Psychotherapy is capable of meeting basic human need if it remains fascinated by the complexity of human life. Fascination is central whereas definition is always better 'on hold'.
If psychotherapy is an instrument to meet basic human need it needs to probe the foundations of being and, at the same time, point to the power of an interactive universe.
It will be a process of enquiry, searching for meanings that are much wider than those which occur in the 'internal self'. It will not be limited by searching for beginnings and endings, individual trauma on its own, or narrowly defined relationships.
Once I am aware the whole world is contained within one individual it is possible to listen to someone's stories as if I were an artist, building an art work in my mind. I am moved to seek colours in people's stories rather than facts.
Traditional psychological labels such as paranoia, projective identification and borderline personality are limiting. I prefer to see emotions floating in and out of existence with no urge to suggest that people ‘freeze' emotions in order to examine them.
When specific traumatic events are mentioned I'm alerted to the possibility there are other people, present in our minds, who may be central to the story. They may not have contributed to trauma but they may be conjured up to provide support.
There are no singular causes to find and that makes it possible to reach beyond reason and work with imagination. There is no need to work out what is occurring in a 'psychological' sense alone. 'Psychology' is just one way to frame what is happening in and around 'mind', 'emotion' and 'behaviour'
Tradition would have me focused on the internal life of people and often that prevents me from contemplating the universe and its complex influences. I need to be free to suggest we trace the links between historical events, social settings, cultural belonging, physical and emotional pain.
It helps to talk about connections between personal trauma and trauma in the world around us. It helps to speak of what we experience as an individual as well as what is happening within and across our relationships.
The significance of not knowing where pain is centred or why sadness seems extreme can also be connected with the history of people in this country where colonisation runs like a continuous film on screen.
My own cultural experience when growing through childhood was sometimes filled with pictures in my mind as I coped with mild family tension. I am still surprised when health professionals see those mind pictures as explicable in psychological terms alone.
I know frightening creatures in day and night dreams were real. I know my mind helped me imagine myself walking into the sea the day I thought my mother was leaving. I know I felt my motorcycle crash in the middle of the night in a deep sleep.
The reasons all these experiences took place had something but not everything to do with life in a sometimes tense family home. In addition, there were other forces at work which also gave rise to the images. For example, religious life had taught me water would hold me, cleanse me or sustain me in death. Motorcycles were very much connected with heroes and taking risk to the point of death. That is more the stuff of mythology and spiritual yearning than psychic affect. Place it firmly inside my 'psychologically conditioned response filing system' and you have made it merely banal and functional.

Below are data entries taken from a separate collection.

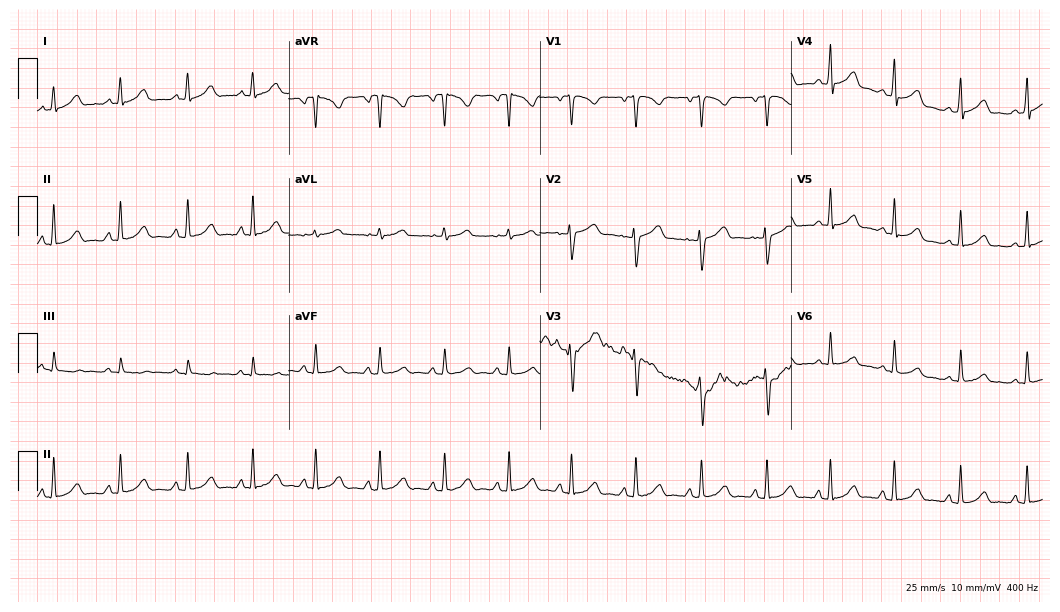
Electrocardiogram, a female, 22 years old. Overall reading on record: normal ECG.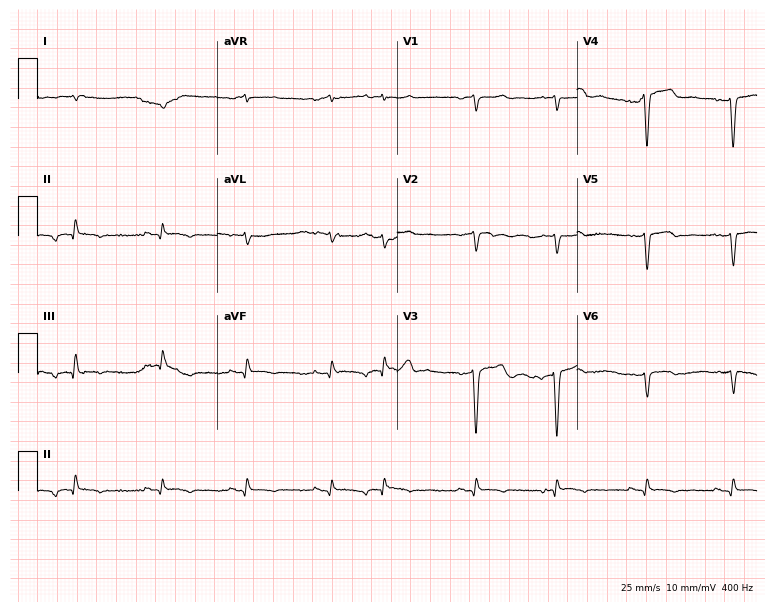
12-lead ECG from a male patient, 80 years old. Screened for six findings — first-degree AV block, right bundle branch block, left bundle branch block, sinus bradycardia, atrial fibrillation, sinus tachycardia — none is recorded.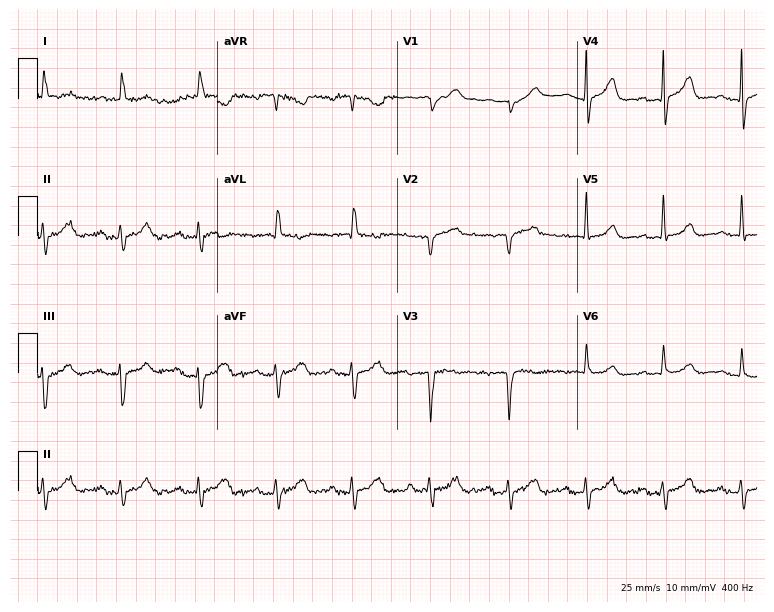
Electrocardiogram, a man, 72 years old. Of the six screened findings (first-degree AV block, right bundle branch block (RBBB), left bundle branch block (LBBB), sinus bradycardia, atrial fibrillation (AF), sinus tachycardia), none is recorded. Only these six findings were labelled.

Allow me to ride with fantasies, believe the pictures are real and connect them to the world of myth and legend and I may well find my own healing.
Perhaps consciousness consists of scenarios that move forwards and backwards through time. Perhaps those images are best left to keep moving, as long as we take notice of them as they flow past. They might trigger new ideas, suggest solutions to dilemmas or confront us with what we might name as 'truths' within.
Psychotherapeutic assumptions are sometimes used selectively thereby excluding vast areas of human functioning. Consistent with that, the old adage ‘The person with the trauma or the pain knows best’ may need to be resurrected.
When I look out the window my past, present and future is symbolised in nature and in spaces around sea, land and sky. I look at the ocean and experience a range of emotions such as regret, grief and excitement. I see an island out there and I am afraid as well as challenged. The sky tells me my knowledge is limited and my imagination has vast potential. The headlands are my stubborn self, not moving in the wind.
In order to be my therapist (or friend) you don’t need 'facts' or 'set scenes' or the names of perpetrators in my stories. It is enough to help me contemplate my images and wonder. I will unfold myself while you pay attention to me. You will have met my basic human need.